Problem to solve: From the data below, repeat everything exactly except the images.

Records:
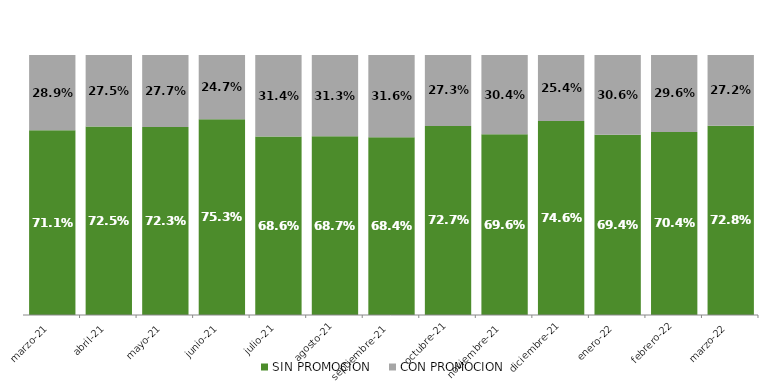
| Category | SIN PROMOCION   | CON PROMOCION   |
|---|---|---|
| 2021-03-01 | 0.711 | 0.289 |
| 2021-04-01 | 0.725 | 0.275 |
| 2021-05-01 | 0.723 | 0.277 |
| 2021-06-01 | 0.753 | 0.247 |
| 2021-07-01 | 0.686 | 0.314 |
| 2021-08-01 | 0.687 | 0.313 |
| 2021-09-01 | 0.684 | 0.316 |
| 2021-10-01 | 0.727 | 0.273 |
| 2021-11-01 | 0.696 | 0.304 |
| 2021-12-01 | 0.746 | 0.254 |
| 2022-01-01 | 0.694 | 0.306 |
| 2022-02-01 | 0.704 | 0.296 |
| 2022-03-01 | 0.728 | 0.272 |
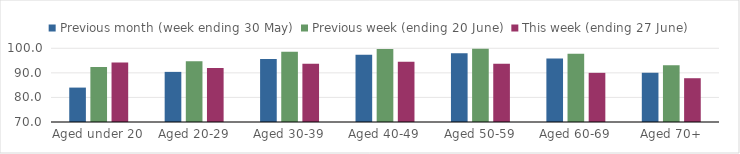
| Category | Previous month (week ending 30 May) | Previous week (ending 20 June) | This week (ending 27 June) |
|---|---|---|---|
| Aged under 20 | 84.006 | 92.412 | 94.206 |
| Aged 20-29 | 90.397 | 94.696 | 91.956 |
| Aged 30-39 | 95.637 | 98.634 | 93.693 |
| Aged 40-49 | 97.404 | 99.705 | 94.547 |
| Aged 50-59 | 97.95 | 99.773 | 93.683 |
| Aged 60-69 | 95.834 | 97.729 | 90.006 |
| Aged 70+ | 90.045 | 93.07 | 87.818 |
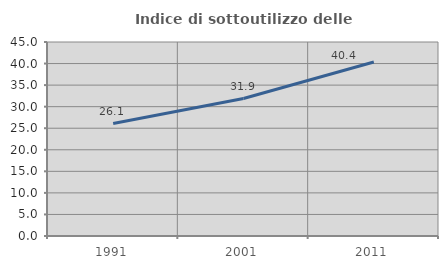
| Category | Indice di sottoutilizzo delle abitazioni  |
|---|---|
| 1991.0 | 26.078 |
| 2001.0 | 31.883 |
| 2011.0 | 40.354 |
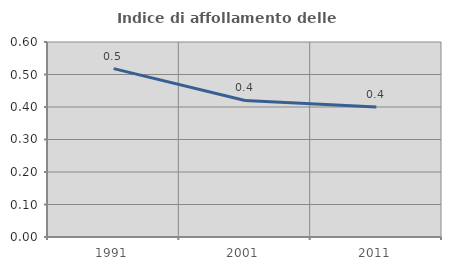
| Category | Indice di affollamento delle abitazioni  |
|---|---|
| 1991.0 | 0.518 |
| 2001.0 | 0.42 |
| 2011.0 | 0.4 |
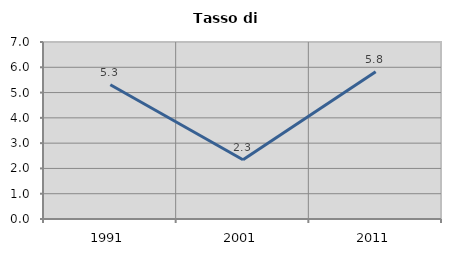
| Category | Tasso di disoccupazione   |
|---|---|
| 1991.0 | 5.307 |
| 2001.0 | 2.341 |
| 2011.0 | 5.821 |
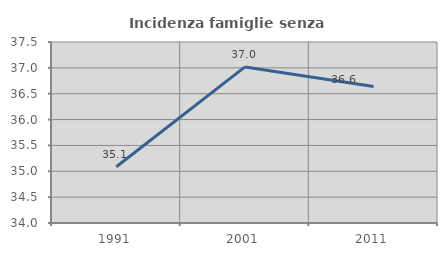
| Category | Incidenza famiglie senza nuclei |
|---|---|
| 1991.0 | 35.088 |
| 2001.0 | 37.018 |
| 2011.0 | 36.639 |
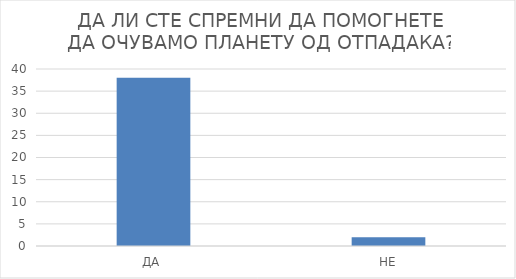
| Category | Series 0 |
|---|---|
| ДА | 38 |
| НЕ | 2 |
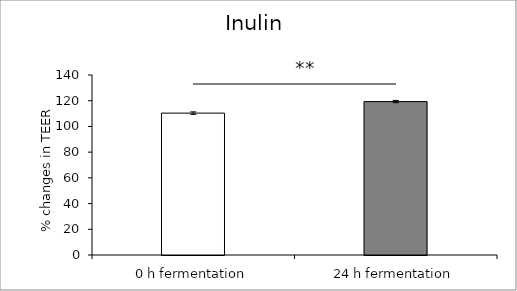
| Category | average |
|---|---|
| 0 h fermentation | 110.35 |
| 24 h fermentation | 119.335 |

Exercise response:
| Category | SIN PROMOCION   | CON PROMOCION   |
|---|---|---|
| 2021-03-01 | 0.711 | 0.289 |
| 2021-04-01 | 0.725 | 0.275 |
| 2021-05-01 | 0.723 | 0.277 |
| 2021-06-01 | 0.753 | 0.247 |
| 2021-07-01 | 0.686 | 0.314 |
| 2021-08-01 | 0.687 | 0.313 |
| 2021-09-01 | 0.684 | 0.316 |
| 2021-10-01 | 0.727 | 0.273 |
| 2021-11-01 | 0.696 | 0.304 |
| 2021-12-01 | 0.746 | 0.254 |
| 2022-01-01 | 0.694 | 0.306 |
| 2022-02-01 | 0.704 | 0.296 |
| 2022-03-01 | 0.728 | 0.272 |
| Category | Previous month (week ending 30 May) | Previous week (ending 20 June) | This week (ending 27 June) |
|---|---|---|---|
| Aged under 20 | 84.006 | 92.412 | 94.206 |
| Aged 20-29 | 90.397 | 94.696 | 91.956 |
| Aged 30-39 | 95.637 | 98.634 | 93.693 |
| Aged 40-49 | 97.404 | 99.705 | 94.547 |
| Aged 50-59 | 97.95 | 99.773 | 93.683 |
| Aged 60-69 | 95.834 | 97.729 | 90.006 |
| Aged 70+ | 90.045 | 93.07 | 87.818 |
| Category | Indice di sottoutilizzo delle abitazioni  |
|---|---|
| 1991.0 | 26.078 |
| 2001.0 | 31.883 |
| 2011.0 | 40.354 |
| Category | Indice di affollamento delle abitazioni  |
|---|---|
| 1991.0 | 0.518 |
| 2001.0 | 0.42 |
| 2011.0 | 0.4 |
| Category | Tasso di disoccupazione   |
|---|---|
| 1991.0 | 5.307 |
| 2001.0 | 2.341 |
| 2011.0 | 5.821 |
| Category | Incidenza famiglie senza nuclei |
|---|---|
| 1991.0 | 35.088 |
| 2001.0 | 37.018 |
| 2011.0 | 36.639 |
| Category | Series 0 |
|---|---|
| ДА | 38 |
| НЕ | 2 |
| Category | average |
|---|---|
| 0 h fermentation | 110.35 |
| 24 h fermentation | 119.335 |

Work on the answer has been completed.